# P&O



## Rapide561 (Oct 1, 2005)

Hi

Had a long chat with a very helpful lady at P&O on Saturday.

I gave her several dates for crossing but alas Transeuropa were the cheapest. 

However, I could book a season ticket. Basically you get five return trips at the price quoted. In my case, £70.00 return. So in theory, from the converation and as I understand it, if I telephoned in July for a price and it was for example £150.00 return, then I would be £80.00 better off as I had already paid my £70.00!

P&O then give a reference number for each ticket. You decide in due course when you want to cross the water, phone them quoting a reference and use one of your tickets.

Suggest that any regular travellers have a word.

She was really helpful so I booked one return trip at £63.00!

Rapide561


----------



## autostratus (May 9, 2005)

The cheapest P&O i can get on the web at the moment is £115
SeaFrance at the same times £100
and Norfolk Line £71 up to £86 depending on how I play about with the times.

A season ticket appeals to me but 5 crossings no. Maybe 3 or possibly 4.
Is there a discount to make the season ticket attractive or is it that they are dangling the carrot that 'prices may go up' ?
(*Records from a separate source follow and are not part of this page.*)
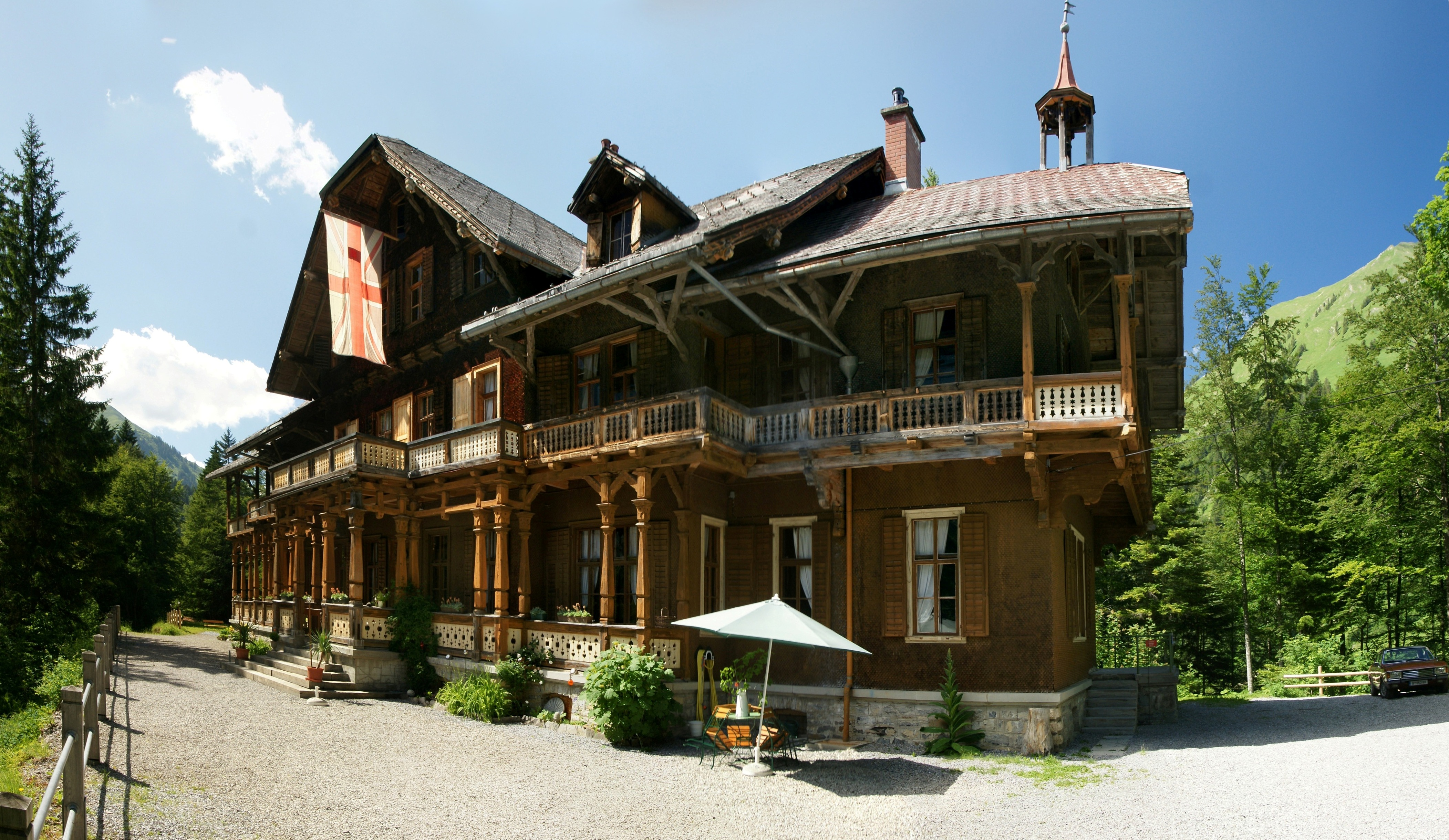 Die Villa Maund wurde 1895 als Jagdvilla im englischen Landhausstil vom Bankier Sir John Oakley Maund, auf dem Ausläufer der Ünschenberg Alp bei Hinterhopfreben erbaut. Im Bild die Westansicht mit Heiterberg. Architekt:William Morris, der Vater der Arts-and-Crafts-Bewegung und Gestalter der Morris Rooms im Victoria and Albert Museum in London; Zimmermannsarbeiten: Johann Anton Strolz aus Schröcken; Innenausbau:Kunsttischler Kaspar Felder.
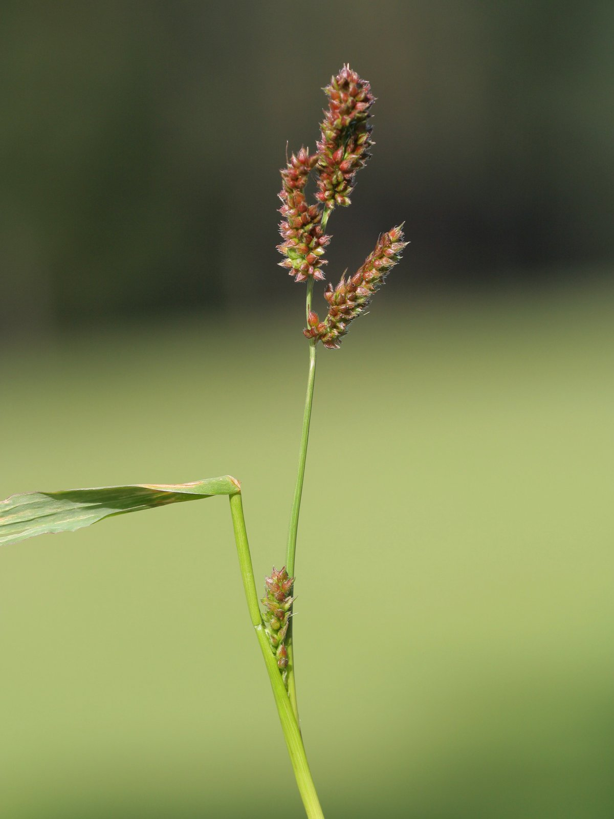 Gewöhnliche Hühnerhirse (Echinochloa crus-galli)
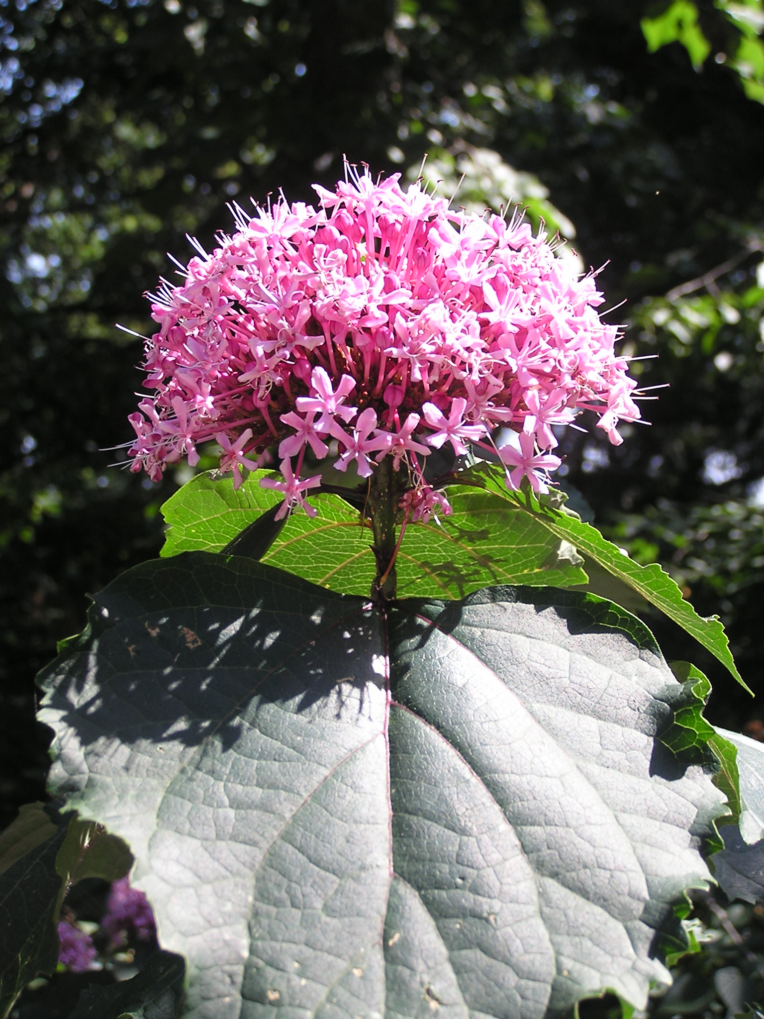 Никитский ботанический сад
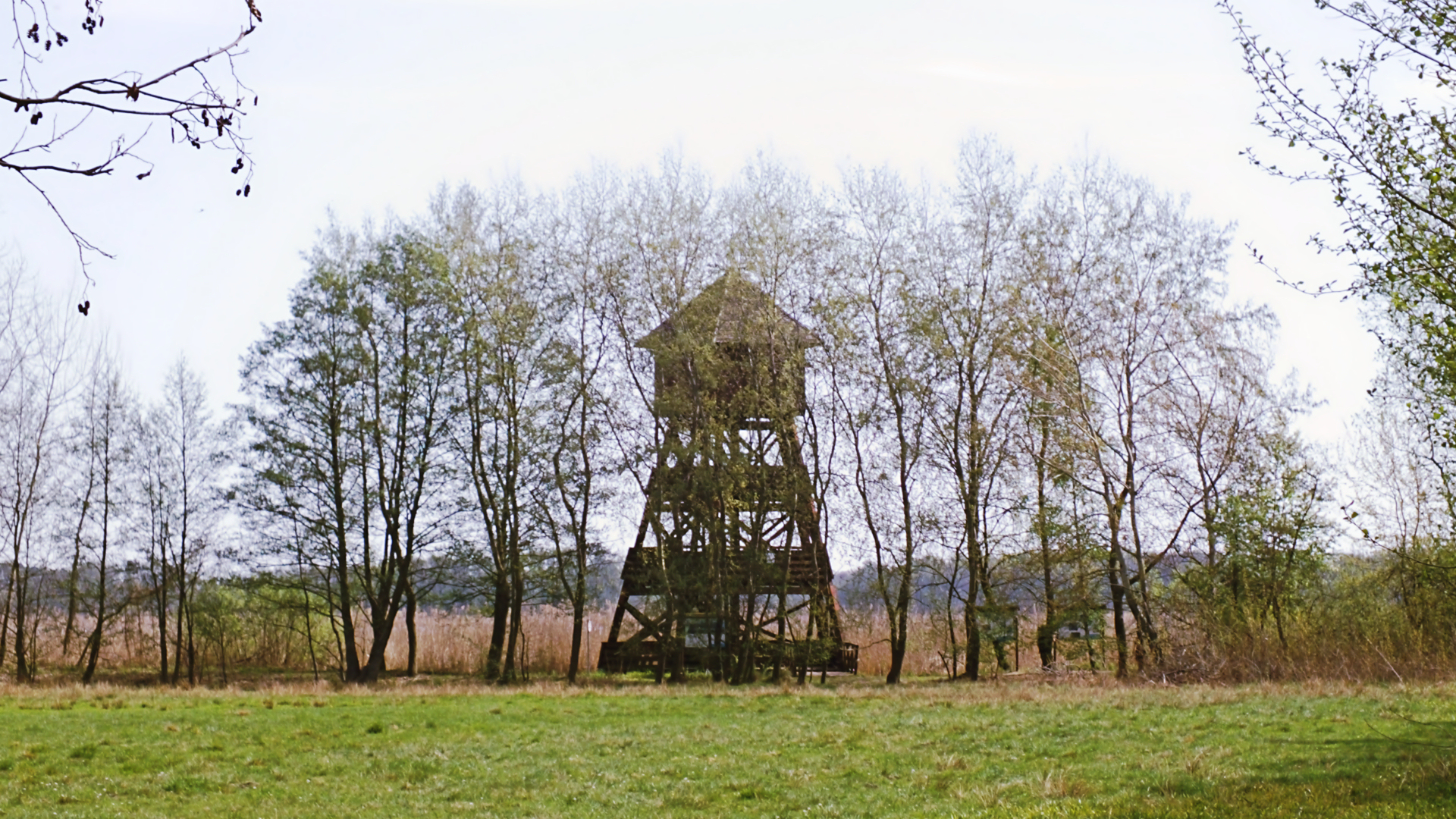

A season ticket must have some commitment from both parties to make it work surely?


----------



## TonyHunt (Oct 10, 2005)

I have shares in P&Os concessionary scheme were you can get upto 50% off their prices. Every time ive tried to book I have found I can get cheaper prices through the caravan and camping club who check all the operators for the cheapest possible ticket. Just recently its been Norfolkline every time. Now P&O ferries are being bought out by Dubai ports Im going to take up their offer of my money back in full. What a waste of time that was.


----------



## Snelly (Aug 20, 2005)

Funny this post, we were on p&o website last night looking at return dover - calais in mid july for long weekend in france - £90 for me, sal, three kids and the motorhome. I thought that was quite reasonable.


----------



## autostratus (May 9, 2005)

TonyHunt said:


> I have shares in P&Os concessionary scheme were you can get upto 50% off their prices. Every time ive tried to book I have found I can get cheaper prices through the caravan and camping club who check all the operators for the cheapest possible ticket. Just recently its been Norfolkline every time. Now P&O ferries are being bought out by Dubai ports Im going to take up their offer of my money back in full. What a waste of time that was.


We held shares for concessionary fares for many years, even buying the extra ones needed for the full concessionary when they changed the rules in 19**.  
We sold them when the tunnel project became reality after realising that competition would force ferry ticket prices down.

Now, we shop around using either one of the clubs or the internet booking service for Norfolk, Sea France and P&O.
I just wish that the P&O site was a bit more user friendly, you even get it again when you try P&O through the CC website. Compared with the Norfolk site it's a real pain.


----------



## MOTORHOMER (May 9, 2005)

autostratus said:


> The cheapest P&O i can get on the web at the moment is £115
> SeaFrance at the same times £100
> and Norfolk Line £71 up to £86 depending on how I play about with the times.
> 
> ...


Hello Autostratus

NLine do multitrip for 3, 4, 5, You have to ring them fordetails of cost & to book.. They say up £256 saving

motorhomer


----------



## autostratus (May 9, 2005)

MOTORHOMER said:


> NLine do multitrip for 3, 4, 5, You have to ring them fordetails of cost & to book.. They say up £256 saving
> 
> motorhomer


Thank you for that.
I'll give Norfolkline and P&O a ring to see what the offers are.


----------